I've heard from one former MS tester I work with they do not treat their testers very well...
Hell vs. Hades ping :-)
ooohhh ... what an unimpeachable source. Don't you just love how 'former' employees have nothing good to say.
hmmmm, I'm going to go out on a limb here, but could it be that because he is a former employee that is why he said that? Nah, that's too far fetched.
That's funny.
Crack dealers have lots of loyal customers too.
While Ballmer isn't "pretty", he usually delivers the truth.
That was good.
Ballmer Dancing Monkey!
"We've been competing with Apple every day for the last 20 years and we have about 50 times as many users," says Ballmer.
Heh... the competition predates 1985. But anyway, this move by Jobs parallels in a way the early MicroSloth moves, which involved porting MS-BASIC (BASIC being first in a long line of products Gates and company didn't invent or perfect, ahem) to lots of different microprocessors.
Digital Research was first choice by IBM to make the OS (CP/M being king of the OSes back then; many of the small indie computer makers were building with the Z80 chip; even the Apple II had CP/M available via a Z80 emulator card), but the IBM guys were late for the meeting, and the head of DR decided to go sailboarding.
Digital Research's 86-chip version of CP/M went nowhere. DOS, built by MS, and at least until v 5.0 still included (ahem) some CP/M interrupt code, was available to IBM as the official OS, but was also made available as a generic and standardized OS for the numerous indie makers.
The software side won. IBM didn't figure out until it was too late that it wasn't in control of its own destiny. OS/2 was a response, and didn't work out too well. Apple avoided the MS trap like the plague, and survived pretty nicely by controlling its own OS and hardware design. A short-lived move to license the OS to not-very-independent hardware makers (they were required to use the PM 7200 motherboard, if memory serves) was intended to expand market share.

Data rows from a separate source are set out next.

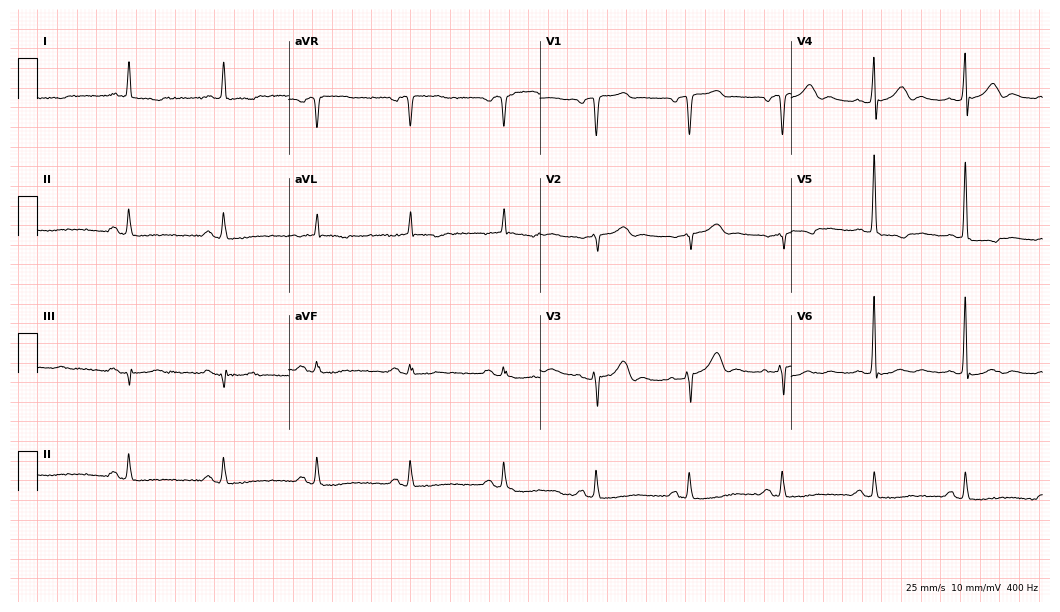
Standard 12-lead ECG recorded from a male patient, 87 years old (10.2-second recording at 400 Hz). None of these six findings is recorded: first-degree AV block, right bundle branch block (RBBB), left bundle branch block (LBBB), sinus bradycardia, atrial fibrillation (AF), sinus tachycardia.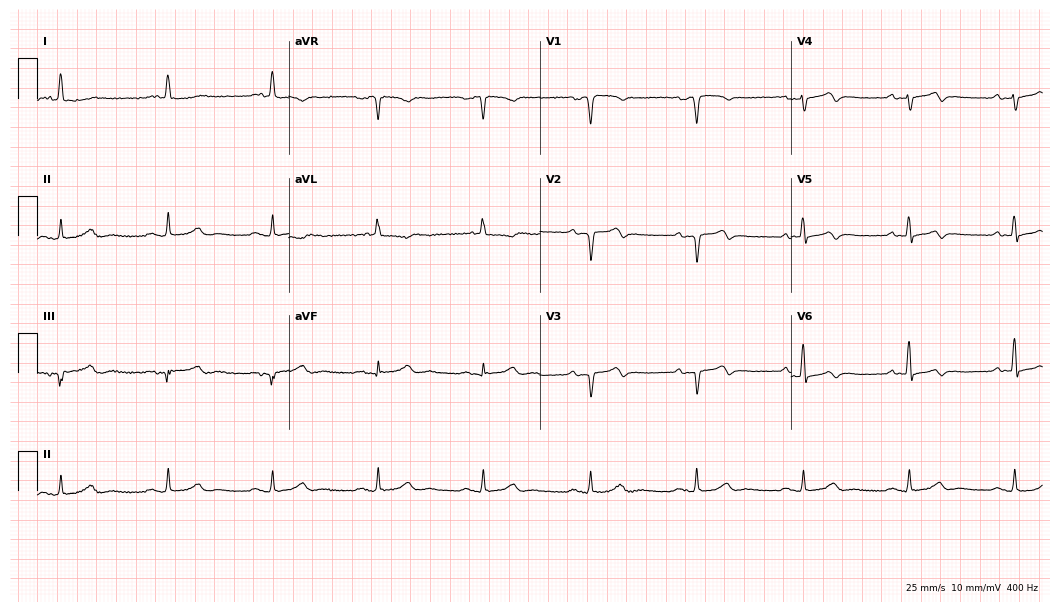
Electrocardiogram (10.2-second recording at 400 Hz), a 79-year-old male. Of the six screened findings (first-degree AV block, right bundle branch block, left bundle branch block, sinus bradycardia, atrial fibrillation, sinus tachycardia), none is recorded.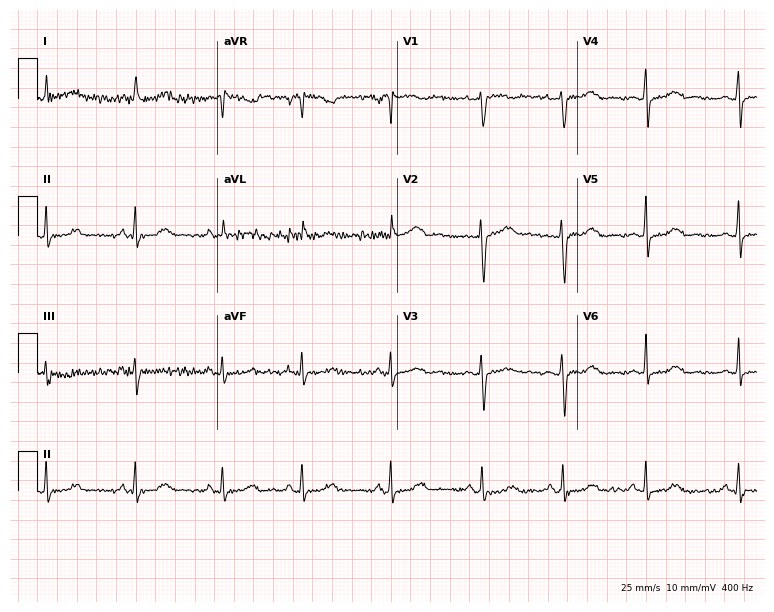
12-lead ECG from a 69-year-old female (7.3-second recording at 400 Hz). No first-degree AV block, right bundle branch block (RBBB), left bundle branch block (LBBB), sinus bradycardia, atrial fibrillation (AF) or sinus tachycardia recorded for this tracing.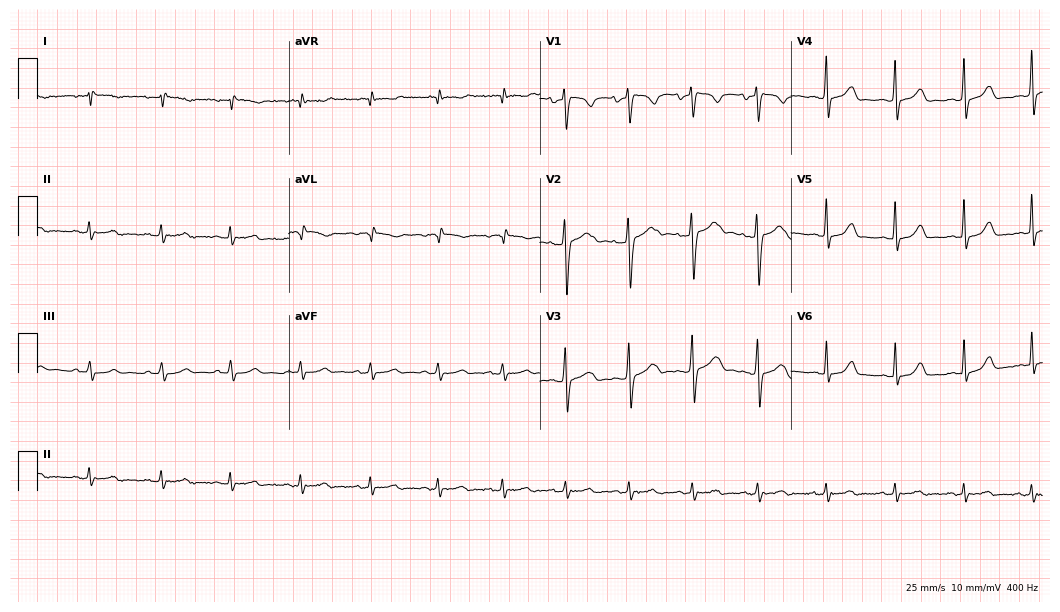
Standard 12-lead ECG recorded from a woman, 27 years old (10.2-second recording at 400 Hz). None of these six findings is recorded: first-degree AV block, right bundle branch block, left bundle branch block, sinus bradycardia, atrial fibrillation, sinus tachycardia. Findings outside these six are not listed.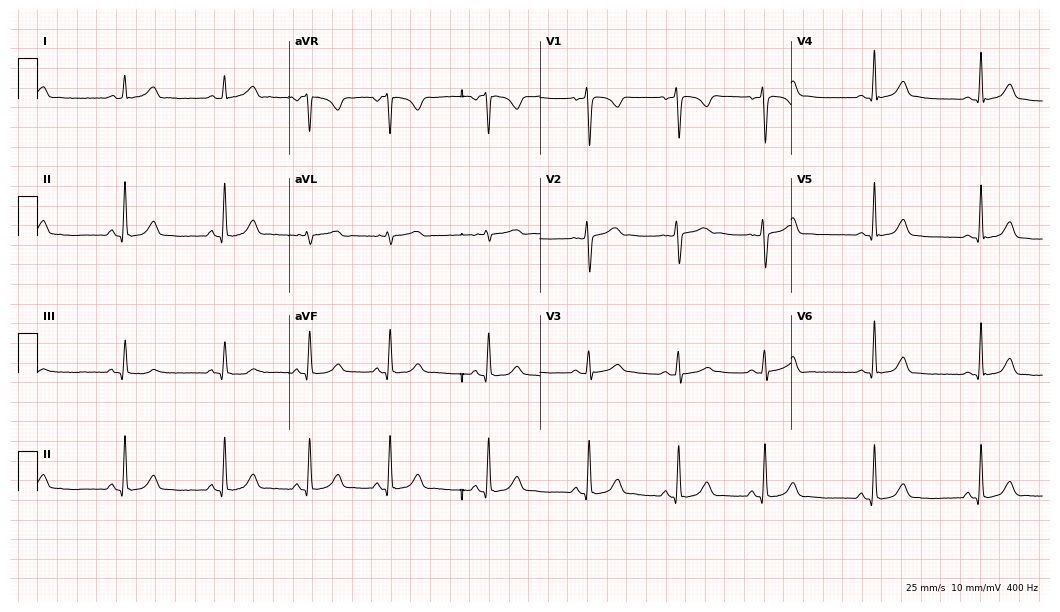
12-lead ECG (10.2-second recording at 400 Hz) from a 23-year-old female. Labelled as a normal ECG.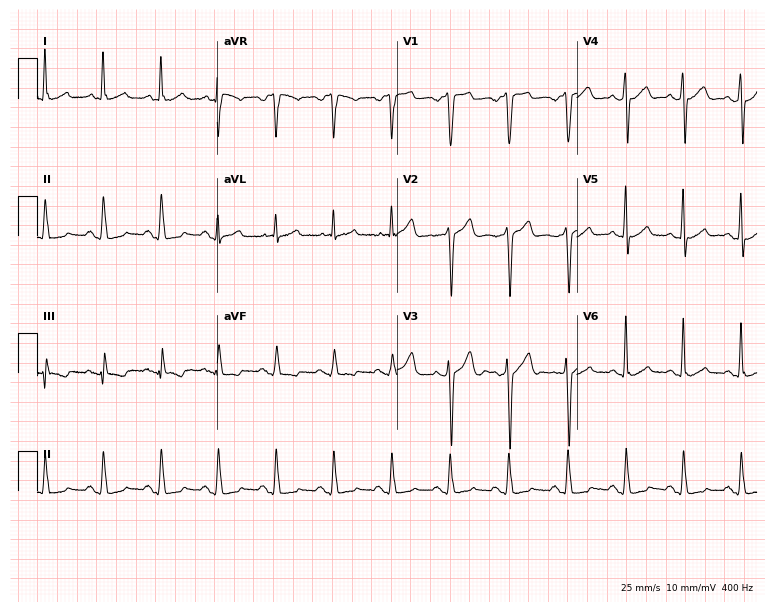
12-lead ECG from a 52-year-old male (7.3-second recording at 400 Hz). Shows sinus tachycardia (a sinus rate of 100 beats per minute or more).

Jobs was brought back, and eliminated that licensing.
Apple has tried to ride the UNIX wave, just as it rode the Internet wave (particularly the broadband). Apple's product lines are going to proliferate again -- this is more a feeling than based on anything -- probably by the end of 2005. And it will be a surprise, whatever it is.
But getting back to this diversification of the chips... Steve Jobs basically blackmailed Adobe years ago, announcing that his dissatisfaction with the secrecy (Adobe's proprietary software, which everyone liked, but was played close to the vest) had led Apple to develop its own scalable font technology, TrueType. Warnock (John?), founder of Adobe, next stood up and condemned what Jobs said as "garbage and mumbo-jumbo", but then announced that Adobe would open up.
I view this as a shrewd move by Jobs, and this is coming from someone who really, really doesn't like the man. Apple will be seen as an OS development company, and the licensing deal which involved hardware won't recur, but the ultimate goal will be revived.
And IBM will have a fire built under it. If it comes up with improvements, Apple will stick with a "classic" product line, probably including the higher-end stuff. The Intel-based family will be built by Apple, and other makers may come over to offer their own lines. I'd expect that it will take the form of platforms that are designed for multiple OS support.
Translated: "We are yet again using our monopoly to push our inferior products."
Sorry, SharePoint cannot technologically compete on any level as an enterprise search engine against the Google Search Appliance. It'll even index your SharePoint.